Copy the data verbatim and leave out every picture.

START TASK INPUTS

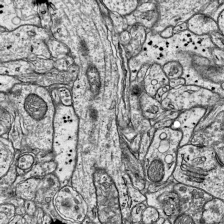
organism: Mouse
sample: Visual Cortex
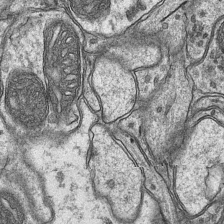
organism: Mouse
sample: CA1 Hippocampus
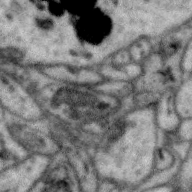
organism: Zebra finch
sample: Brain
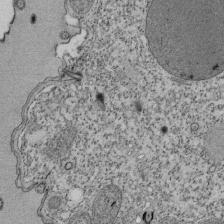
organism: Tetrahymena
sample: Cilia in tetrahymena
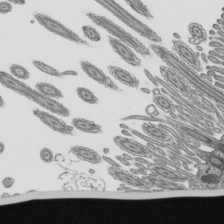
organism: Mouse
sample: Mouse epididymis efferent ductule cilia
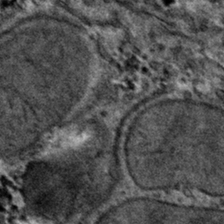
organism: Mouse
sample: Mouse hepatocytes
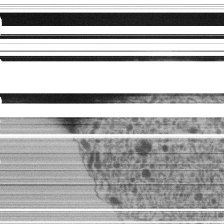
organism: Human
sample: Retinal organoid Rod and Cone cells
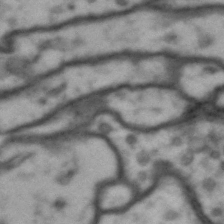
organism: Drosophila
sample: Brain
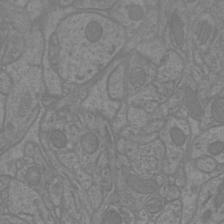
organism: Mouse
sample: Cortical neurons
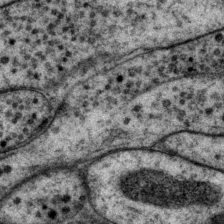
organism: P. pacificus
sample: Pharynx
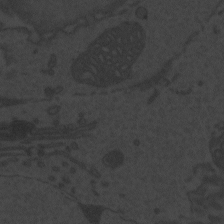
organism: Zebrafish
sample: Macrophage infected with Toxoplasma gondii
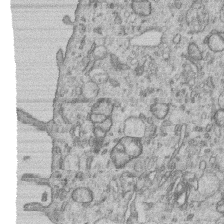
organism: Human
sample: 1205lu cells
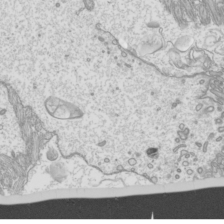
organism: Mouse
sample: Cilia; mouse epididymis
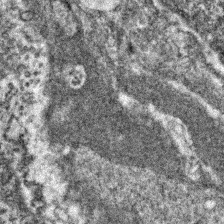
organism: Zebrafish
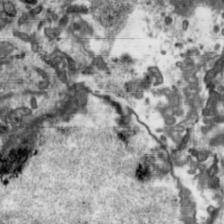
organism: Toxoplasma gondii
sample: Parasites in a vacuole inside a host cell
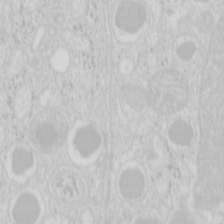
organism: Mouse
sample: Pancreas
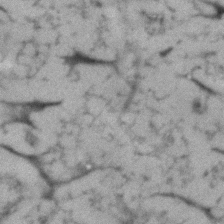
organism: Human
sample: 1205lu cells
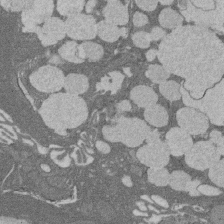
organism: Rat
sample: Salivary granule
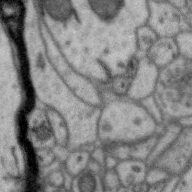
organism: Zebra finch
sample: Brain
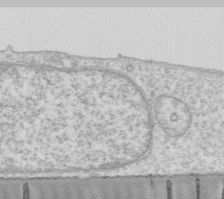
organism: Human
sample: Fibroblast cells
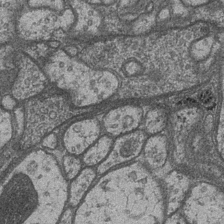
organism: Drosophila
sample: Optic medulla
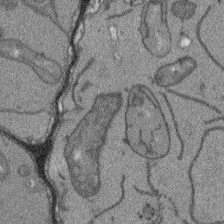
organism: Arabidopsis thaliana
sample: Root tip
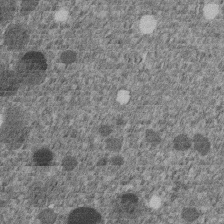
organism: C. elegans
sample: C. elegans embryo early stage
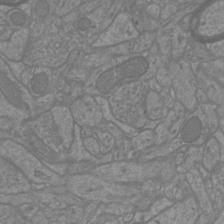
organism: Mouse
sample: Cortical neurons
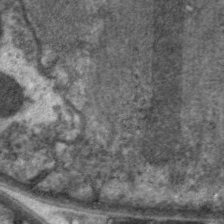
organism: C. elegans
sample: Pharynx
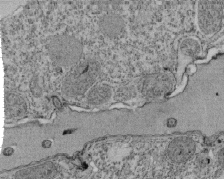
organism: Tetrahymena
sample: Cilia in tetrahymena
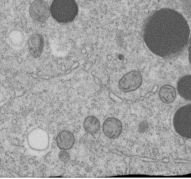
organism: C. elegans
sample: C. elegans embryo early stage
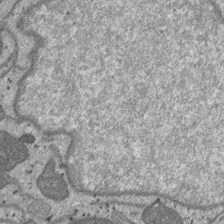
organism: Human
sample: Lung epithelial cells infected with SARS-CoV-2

END TASK INPUTS

◆ **EXERCISE OUTPUT**:
organism: Mouse
sample: Visual Cortex
organism: Mouse
sample: CA1 Hippocampus
organism: Zebra finch
sample: Brain
organism: Tetrahymena
sample: Cilia in tetrahymena
organism: Mouse
sample: Mouse epididymis efferent ductule cilia
organism: Mouse
sample: Mouse hepatocytes
organism: Human
sample: Retinal organoid Rod and Cone cells
organism: Drosophila
sample: Brain
organism: Mouse
sample: Cortical neurons
organism: P. pacificus
sample: Pharynx
organism: Zebrafish
sample: Macrophage infected with Toxoplasma gondii
organism: Human
sample: 1205lu cells
organism: Mouse
sample: Cilia; mouse epididymis
organism: Zebrafish
organism: Toxoplasma gondii
sample: Parasites in a vacuole inside a host cell
organism: Mouse
sample: Pancreas
organism: Human
sample: 1205lu cells
organism: Rat
sample: Salivary granule
organism: Zebra finch
sample: Brain
organism: Human
sample: Fibroblast cells
organism: Drosophila
sample: Optic medulla
organism: Arabidopsis thaliana
sample: Root tip
organism: C. elegans
sample: C. elegans embryo early stage
organism: Mouse
sample: Cortical neurons
organism: C. elegans
sample: Pharynx
organism: Tetrahymena
sample: Cilia in tetrahymena
organism: C. elegans
sample: C. elegans embryo early stage
organism: Human
sample: Lung epithelial cells infected with SARS-CoV-2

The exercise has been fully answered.